Las fuerzas de ocupación terminaron por soltar a Viktor. No sabe si algún vecino le denunció o si su arresto se debió a la política sistemática de las fuerzas del Kremlin, que golpearon, electrocutaron, interrogaron y amenazaron de muerte a miles de ciudadanos en aquellos oscuros sótanos. Y pese a los temblores, el insomnio, las heridas físicas y psicológicas, no solo siguió pasando información, sino que realizó algunas otras “pequeñas acciones”. No solo él. Ya con la contraofensiva ucrania en marcha y bajo la atenta mirada de Viktor, su hijo, Kostia, un tímido muchacho de 17 años con una sonrisa idéntica a la de su madre, se atrevió a acercarse al edificio de la Administración regional y a arrancar de cuajo la bandera rusa que los ocupantes habían colgado. Su acción, la fotografía a la mañana siguiente de la fachada, desnuda, del edificio, alimentó cientos de comentarios patrióticos en las redes sociales.
Y hubo muchos pequeños órdagos así durante ocho meses. Detalles que antes de la ocupación podrían haber sido cotidianos o sin importancia, que sirvieron para seguir saboteando el ánimo de las fuerzas de Moscú y las autoridades títere.

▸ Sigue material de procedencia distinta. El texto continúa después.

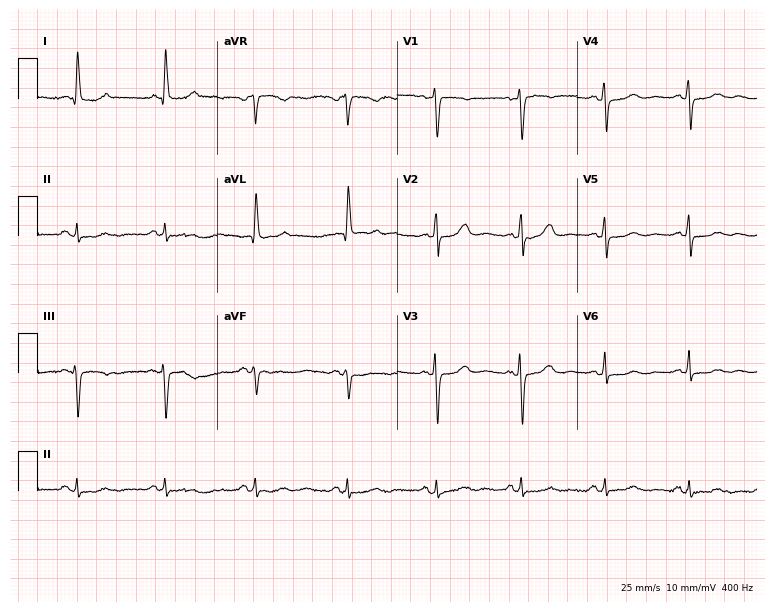
Resting 12-lead electrocardiogram (7.3-second recording at 400 Hz). Patient: a 61-year-old female. None of these six findings is recorded: first-degree AV block, right bundle branch block, left bundle branch block, sinus bradycardia, atrial fibrillation, sinus tachycardia. Findings outside these six are not listed.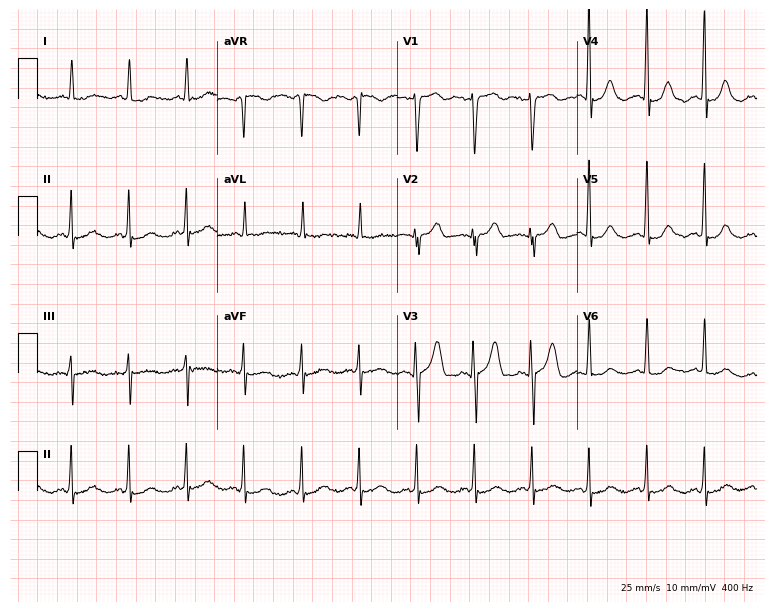
Resting 12-lead electrocardiogram. Patient: a male, 59 years old. The tracing shows sinus tachycardia (a sinus rate of 100 beats per minute or more).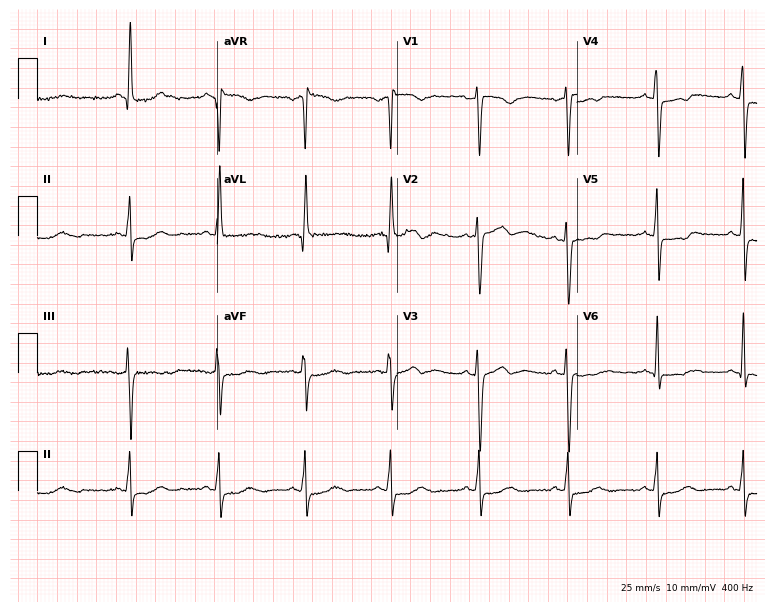
ECG (7.3-second recording at 400 Hz) — a 43-year-old female. Screened for six findings — first-degree AV block, right bundle branch block, left bundle branch block, sinus bradycardia, atrial fibrillation, sinus tachycardia — none is recorded.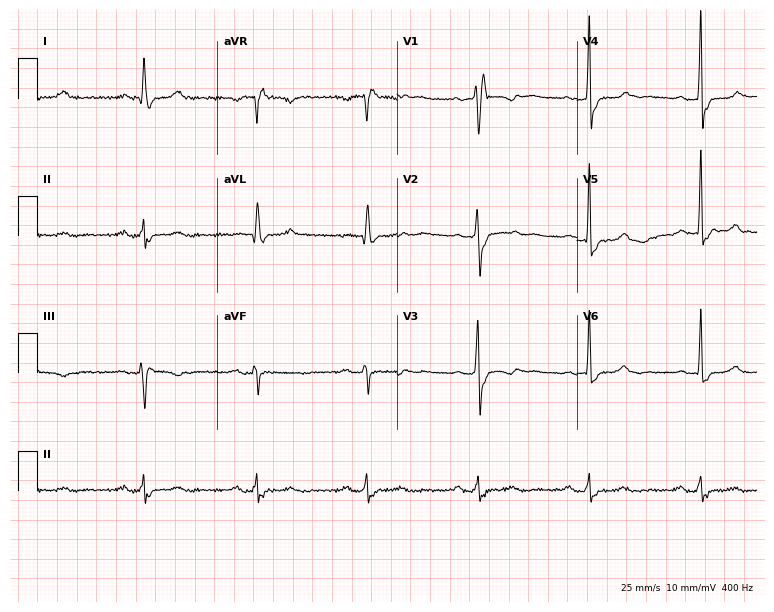
12-lead ECG from a 69-year-old female patient. Shows first-degree AV block, right bundle branch block.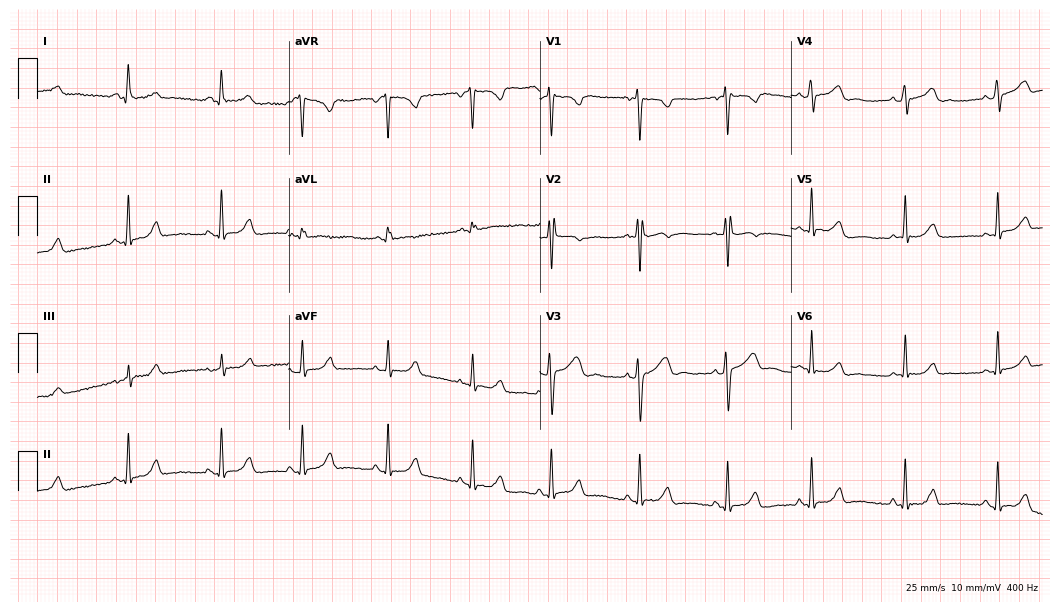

Para ponerles nerviosos y que fueran conscientes de que, pese a los arrestos y las torturas, las redes de resistencia seguían vivas. Familias, personas de todo tipo arrancaron carteles en los que el Kremlin prometía que se quedaría en Jersón para siempre, pintaron las paredes de varios edificios estratégicos de la ciudad con los colores azul y amarillo de la bandera de Ucrania, sembraron Jersón de lazos azules y amarillos pintados con spray. “Creyeron que nos quedaríamos escondidos en casa, encogidos de miedo”, zanja Viktor, “pero salimos, actuamos, nos volvimos más fuertes”.